Several high-profile DNS security incidents have made headlines recently, a reminder that this integral part of the internet must not be taken for granted. Unlike enterprise assets – endpoints, networks, data centers – DNS is public infrastructure, so many businesses rely on registrars and ISPs to protect it. In light of recent events, it’s a good time to rethink your strategy for DNS security.
Understanding the risks
There are three points at which the DNS lookup can be hijacked. The first is on a user’s endpoint, which can be infected with malware that overrides the devices’ DNS configuration. The second is through public Wi-Fi, where a session can easily be hijacked. The third threat to DNS is to the records themselves. By stealing credentials, attackers can access specific DNS accounts and redirect traffic to a site they control. Or on a larger scale, they can attack the DNS registrars and change multiple records.
These techniques can be deployed for a number of purposes. They can be used to send a user to a “bad” site that downloads malware or steals credentials. They can be used against a SaaS application – for example a CRM program – in order to exfiltrate data. And, they can be used in a targeted attack against a specific organization to gain access to company emails or private network resources.
Putting together a solution
Is there a solution? In short, yes – but as usual, it isn’t one-size-fits-all. Each organization needs to prioritize, determine the level of security they need, and implement one or more products accordingly.
To protect users from reaching malicious domains, businesses can use a DNS security solution that checks DNS reputation, blocks access to known bad domains and proxies access to suspicious domains. To make this effective on laptops outside of the LAN, you will need to deploy an endpoint agent, in addition to your existing Endpoint Protection Platform. This approach will usually prevent users from going to a bad or “imposter” site in cases where the DNS lookup or DNS record has been compromised.
When it comes to protecting your applications from a targeted DNS attack, the first line of defense is to use a secure, managed DNS registration service like Cloudflare or NS1. In addition to taking measures to protect their registries from hijacking, they offer DNSSEC, an extension to the standard that cryptographically signs DNS records to verify their authenticity.
There are still some operational issues with this standard, but as adoption increases, they should improve.

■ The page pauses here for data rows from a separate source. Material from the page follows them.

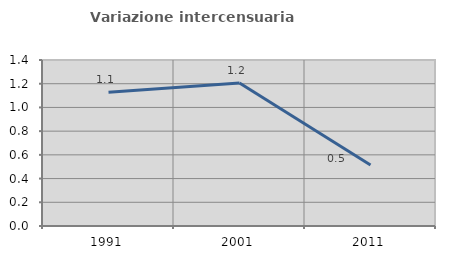
| Category | Variazione intercensuaria annua |
|---|---|
| 1991.0 | 1.127 |
| 2001.0 | 1.206 |
| 2011.0 | 0.514 |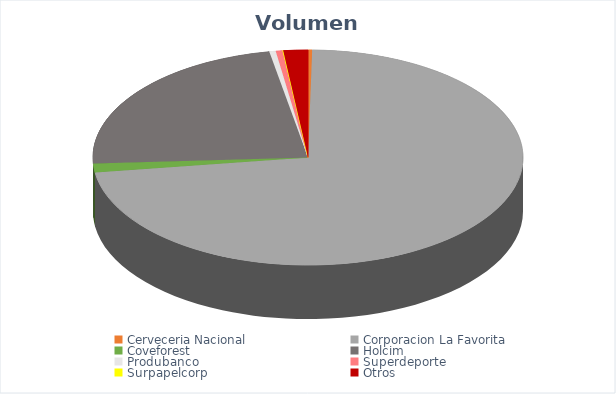
| Category | VOLUMEN ($USD) |
|---|---|
| Cerveceria Nacional | 450 |
| Corporacion La Favorita | 105632.21 |
| Coveforest | 2002 |
| Holcim | 33530 |
| Produbanco | 709.77 |
| Superdeporte | 726 |
| Surpapelcorp | 85 |
| Otros | 2676 |

However, while they significantly reduce the risk, they do not protect against all forms of attacks.
What about traditional VPN?
One question worth asking is whether a private application should be exposed to the internet at all, especially now, when DNS is being targeted. If an application is for internal use only, limiting access to a VPN side-steps the DNS security issues mentioned above. This approach was fairly common when most access took place on the office LAN, and remote access needs were limited.
Today, a number of factors – including the increasing number of remote workers and cloud migration – has led to more enterprise applications being exposed to the internet. Employees do not like using VPNs and IT professionals do not like implementing, maintaining and supporting them — and for good reason. But the security risk is significant. In addition to DNS security, applications that are exposed to the internet are at risk of DDoS attacks, API attacks, client-side attacks, etc.

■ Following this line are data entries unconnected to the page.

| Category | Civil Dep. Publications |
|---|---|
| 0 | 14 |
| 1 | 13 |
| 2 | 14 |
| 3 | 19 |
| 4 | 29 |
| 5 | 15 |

The next generation, a managed VPN alternative
Fortunately, there is a way to isolate enterprise applications from the internet, while addressing the security and operational issues of a conventional VPN. Software-defined perimeters (SDPs) are an always-on VPN alternative, delivered as-a-service, from the cloud to provide micro-segmented, secure access and cloud-delivered web security, in addition to a management-friendly experience.
Rather than the old approach of connecting users to the network, SDPs connect them to specific applications or network resources such as servers. Everything else is invisible to the user, and therefore isolated from threats on the endpoint. This zero-trust approach on the one hand isolates enterprise applications from the internet, and on the other hand, limits the network attack surface.
Advanced SDP solutions provide always-on security so that when you are in a coffee shop or the airport, you first connect and from there, access both enterprise applications and the internet. This approach protects you from all three of the DNS risks discussed above:
- Sessions cannot be hijacked and sent to a rogue DNS server.
- Enterprise applications are only accessible over the SDP – there are no public DNS records that can be targeted and manipulated.
- All internet access is handled by a curated, secure DNS server, along with feeds from a DNS reputation service to guarantee authenticity as well as block malicious domains. Additionally, Secure Web Gateway and Web Isolation services can be activated on demand, based on a multitude of risk factors.
As always with security, there is a tradeoff between the level of protection and the resources required to implement it. The best thing about advanced SDP solutions is that they are delivered as a service – and DNS security is built-in. The always-on VPN technology means that users have secure access to both enterprise applications and the internet at all times, regardless of where they are located. The IT team benefits from three types of DNS security as an integral part of the solution.